If in-flight instructions are tagged appropriately, there is no need to
drain the pipeline to switch between S-mode and U-mode. Only writes to
satp require a pipeline flush, and that is due to the requirement that
the new satp value apply to fetching the next instruction executed. An
implementation could avoid even this flush if the supervisor cooperates
by putting its address space switching code in a global mapping. This
also means that it is possible to speculate through ECALL and possibly
other traps. I wonder what, if any, overall performance improvement
could be had by speculating a page fault on every (data) memory access.

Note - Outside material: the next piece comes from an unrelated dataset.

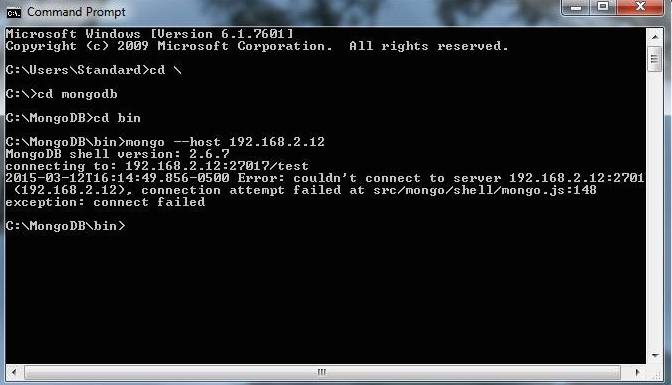 Подключение к MongoDB Shell

Even taking an interrupt requires only inserting an "interrupt barrier"
into the decode stream; the internally generated "interrupt barrier"
would carry the repc value appropriate for resuming after the
interrupt. Instruction fetch would immediately continue from the
relevant trap vector. An exception caused by a pending instruction
would cancel the interrupt trap, but the interrupt would remain pending
and would be taken either upon entry to the exception handler (if the
interrupt is to a higher privilege level) or when the exception handler
re-enables interrupts.

> This conversation suggests me you have not experienced the development
> of a high-end processor (eg : at AMD, ARM, IBM, or Intel).

You guess correctly and I counter with an argument that experience can
have subtle costs, specifically a susceptibility to "One True Way"
thinking. This is the wisdom shown by the RISC-V developers in setting
up this very list and opening discussion to the entire
(English-speaking) Internet. We even have one participant who has
admitted having no formal education beyond high school, yet has made
helpful contributions to some of the discussions.